# Goal of the exercise
In the records that follow, skip the pictures and print everything else exactly.

☆ ☆ ☆

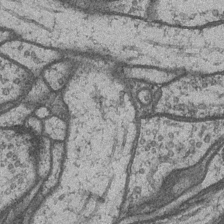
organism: Drosophila
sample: Optic medulla
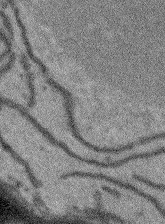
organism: Arabidopsis thaliana
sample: Root tip
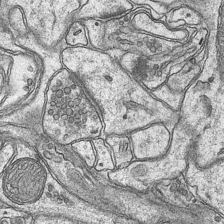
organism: Mouse
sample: CA1 Hippocampus
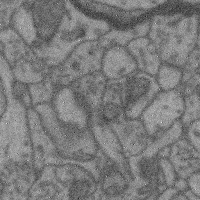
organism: Mouse
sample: Cerebral cortex
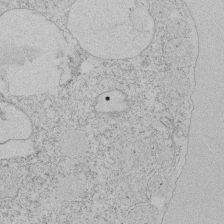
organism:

☆ ☆ ☆

# Problem solution
organism: Drosophila
sample: Optic medulla
organism: Arabidopsis thaliana
sample: Root tip
organism: Mouse
sample: CA1 Hippocampus
organism: Mouse
sample: Cerebral cortex
organism:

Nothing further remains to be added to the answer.